The written judgement is due to be published soon. Justice Bryant said it was better for the teenager to have the surgery at 17 because this was an age where she would qualify for support from state social services. This was also a crucial time in her development: "It's a year when he's really cementing his friendships with peers that will stand him in good stead for moving into university and the wider world, and it was very important to him that he be able to do that confidently as a boy."
Justice Bryant said having breasts constrained Alex socially. She had to avoid being hugged by friends, could not go to the beach and had to wear binding. "So it was quite an impediment to his social development, which everyone thought was very important." The decision was not irrevocable: "You can have prostheses and things. So if he changed his mind later on, it's reversible."
Justice Bryant said she heard evidence from medical experts and from Alex, her counsellor and an independent children's lawyer, and she called in the Office of the Public Advocate "because I wanted a contradictor". The vidence was overwhelmingly in favour of the surgery, she said.
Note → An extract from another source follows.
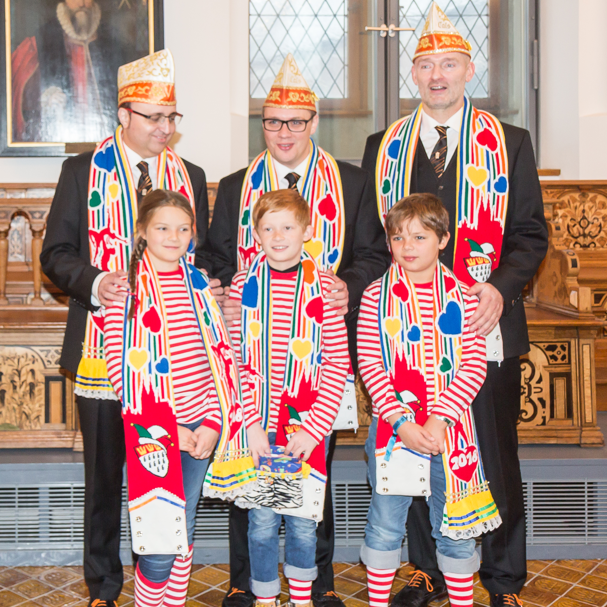 Vertragsunterzeichnung Sessionsvertrag und Empfang im Senatssaal des Historischen Rathauses von Köln zur Session 2017/18 Foto: Prinz Michael II. (Mitte) mit Bauer Christoph (r.) und Jungfrau Emma (l.). Davor: Das Kinder-Dreigestirn Balthazar, Kai und Marie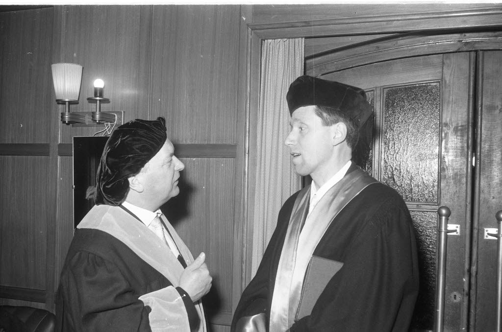 unter den Leitthema "Informationsbegriffe der Umgangssprache und der Wissenschaft" in der Mensa. Im Bild u.a. Zoologe Prof. Dr. Bernhard Hassenstein von der Universität Freiburg (rechts) im Gespräch mit dem Direktor des Instituts für Angewandte Physik Prof. Dr. Werner Kroebel (links).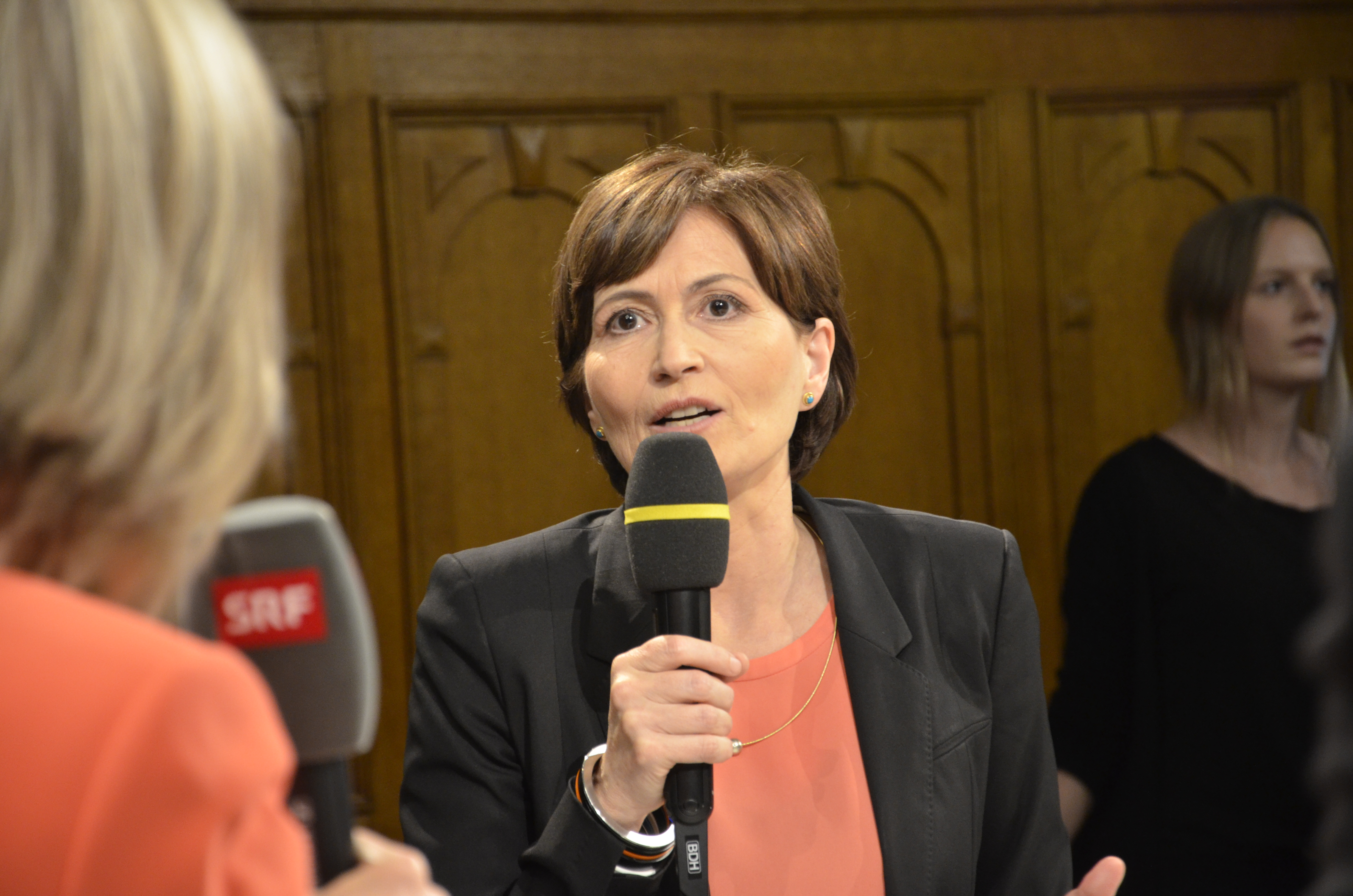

Mr Tonti-Filippini said he was also concerned that in previous Family Court cases involving gender dysphoria, the medical experts had been confined to a small group of Melbourne doctors who work with sex changes. Mr Tonti-Filippini said a Melbourne man who had had sex-change surgery at 22 was now suing his doctors because he regretted the decision and felt they had not explored his doubts at the time.
The Family Court's 2004 ruling allowing Alex to take hormones provoked a debate about when children are old enough to make serious medical decisions. There was another furore about a Family Court ruling in 2007 allowing a 12-year-old girl code-named "Brodie", who also wanted to be a boy, to begin a course of puberty-suppressing hormones. The court was told that Brodie had threatened self-harm at the prospect of her periods starting. It was later claimed by a relative that Brodie's mother had had postnatal depression and had "brainwashed" the child by buying her boy's clothing from the time she was a baby and fostering boyish behaviour. Brodie's father had opposed the hormone move.'
2 Comments:
I wrote a (ver proper) letter to the Age, we'll see if it gets published..
"Mr Tonti-Filippini’s commentary on the court decision regarding the 17 year old transsexual ‘Alex’ (Girl, 17, granted breast removal) is disingenuous and needs to be understood in context. The facts are that mainstream medicine – in the US, the UK, Australia and many other countries - recognises gender identity disorder as a psychological condition for which the treatment is the provision of surgical and medical interventions such as that authorized by the court. The ‘mainstream-ness’ of this view is in turn borne out by the existence of legislation all over the world that enables person’s to legally change their sex after undergoing such procedures.
But then one suspect that’s Mr Tonti-Filippini’s ‘ethical’ commentary, may be less about either the facts or genuine ethics and more about espousing his own religiously-based morality. After all, Mr Tonti-Filippini is also a lecturer at the John Paul II Institute in Melbourne and a fellow at the Southern Cross Bioethics Institute which is funded by the Knights of the Southern Cross, a society of Catholic men committed to promoting the “Christian way of life” throughout Australia.
Furthermore, it is dissapointing that the Age persists with using female pronouns to describe Alex. Alex has been living and accepted as male since at least the age of 13 and it would be appropriate to use language that reflects this fact. Doing so would, in fact, be keeping with the Associated Press' own guidelines for journalists."